Prof Braden, of the University of Oxford’s Translational Gastroenterology Unit, based at the John Radcliffe Hospital, added:

“Currently, you have to have a great deal of experience to know how to spot the subtle changes which indicate early neoplastic alterations in Barrett’s oesophagus. Most endoscopists don’t encounter an early Barrett’s cancer that often. So, instead of teaching thousands of endoscopists, by applying deep learning techniques to endoscopic videos you can teach a programme.”

The Oxford study is using technology to reconstruct the surface of the Barrett’s area in 3D from the endoscopy video, giving a C&M score automatically. This 3D reconstruction allows the clinician to quantify precisely the Barrett’s area including patches or ‘islands’ not connected to the main Barrett’s area.

Dr Sharib Ali, the first author of the paper and the main contributor of this innovative technology, is part of the team working on AI solutions for endoscopy at the University of Oxford’s Department of Engineering Science. He said:

“Automated segmentation of these Barrett’s areas and projecting them in 3D allows the clinician to not only report very accurately the extent of the Barrett’s area, but to pinpoint precisely the location of any dysplasia or tumour, which has not been possible up to now.”

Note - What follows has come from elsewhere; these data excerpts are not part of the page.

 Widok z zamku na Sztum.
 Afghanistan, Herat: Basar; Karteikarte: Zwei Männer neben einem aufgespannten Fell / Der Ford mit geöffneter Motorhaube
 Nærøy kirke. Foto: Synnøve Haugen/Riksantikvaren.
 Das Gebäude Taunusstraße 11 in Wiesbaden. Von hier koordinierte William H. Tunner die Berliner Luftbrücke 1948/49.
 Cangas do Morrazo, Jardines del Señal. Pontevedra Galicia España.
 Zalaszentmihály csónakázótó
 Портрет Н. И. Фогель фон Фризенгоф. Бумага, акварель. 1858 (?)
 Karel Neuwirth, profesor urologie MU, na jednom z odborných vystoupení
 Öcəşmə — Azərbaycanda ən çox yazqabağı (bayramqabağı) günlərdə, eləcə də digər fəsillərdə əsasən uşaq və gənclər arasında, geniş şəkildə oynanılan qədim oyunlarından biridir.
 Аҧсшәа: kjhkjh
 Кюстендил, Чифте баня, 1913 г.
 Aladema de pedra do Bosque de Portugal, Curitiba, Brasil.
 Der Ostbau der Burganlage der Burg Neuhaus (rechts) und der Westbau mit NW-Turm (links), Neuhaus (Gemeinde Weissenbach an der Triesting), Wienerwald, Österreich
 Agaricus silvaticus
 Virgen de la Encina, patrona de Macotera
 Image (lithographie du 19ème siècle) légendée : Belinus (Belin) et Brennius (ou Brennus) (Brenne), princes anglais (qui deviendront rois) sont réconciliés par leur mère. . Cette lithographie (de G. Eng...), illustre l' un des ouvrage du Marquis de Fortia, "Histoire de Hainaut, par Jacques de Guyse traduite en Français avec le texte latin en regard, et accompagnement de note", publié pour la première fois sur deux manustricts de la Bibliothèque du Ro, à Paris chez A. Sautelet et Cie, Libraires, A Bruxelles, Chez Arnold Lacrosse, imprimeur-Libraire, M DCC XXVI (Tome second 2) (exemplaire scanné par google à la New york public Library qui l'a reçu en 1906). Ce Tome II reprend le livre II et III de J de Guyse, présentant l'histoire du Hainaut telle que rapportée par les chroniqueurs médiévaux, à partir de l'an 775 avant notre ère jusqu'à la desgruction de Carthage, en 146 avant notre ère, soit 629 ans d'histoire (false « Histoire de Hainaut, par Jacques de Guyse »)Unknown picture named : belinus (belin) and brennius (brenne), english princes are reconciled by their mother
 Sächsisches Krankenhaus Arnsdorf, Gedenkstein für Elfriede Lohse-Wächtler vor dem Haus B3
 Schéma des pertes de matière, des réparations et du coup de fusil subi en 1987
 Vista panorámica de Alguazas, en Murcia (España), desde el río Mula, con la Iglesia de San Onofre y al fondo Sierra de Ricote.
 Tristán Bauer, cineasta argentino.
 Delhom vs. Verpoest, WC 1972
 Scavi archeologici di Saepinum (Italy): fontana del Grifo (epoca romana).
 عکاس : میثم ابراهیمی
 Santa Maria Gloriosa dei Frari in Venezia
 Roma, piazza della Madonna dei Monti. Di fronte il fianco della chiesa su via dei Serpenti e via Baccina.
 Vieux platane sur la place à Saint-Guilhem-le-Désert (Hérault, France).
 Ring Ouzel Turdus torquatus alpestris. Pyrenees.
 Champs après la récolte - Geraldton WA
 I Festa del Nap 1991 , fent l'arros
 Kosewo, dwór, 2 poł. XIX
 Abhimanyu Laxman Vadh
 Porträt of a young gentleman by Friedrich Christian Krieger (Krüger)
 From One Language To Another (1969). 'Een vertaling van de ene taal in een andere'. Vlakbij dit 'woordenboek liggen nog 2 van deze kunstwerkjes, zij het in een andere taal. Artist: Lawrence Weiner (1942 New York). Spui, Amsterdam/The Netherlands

The technique was tested on a purpose-built 3D printed oesophagus phantom and high-definition videos from 131 patients scored by expert endoscopists. The endoscopic phantom video data demonstrated a 97.2 % accuracy for the C&M score measuring the length, while the measurements for the whole Barrett’s oesophagus area achieved nearly 98.4 % accuracy. On patient data, the automated C&M measurements corresponded with the endoscopy expert scores.

“With this new AI technology, the reporting system will be much more rigorous and accurate than before. It makes it much easier when the clinician sees the patient again – they know exactly where to target biopsies or therapy. And the quicker and more efficient it is, the better the experience for the patient,” Dr Sharib Ali explained.

The research was supported by the NIHR Oxford Biomedical Research Centre (BRC), through its cancer and imaging themes.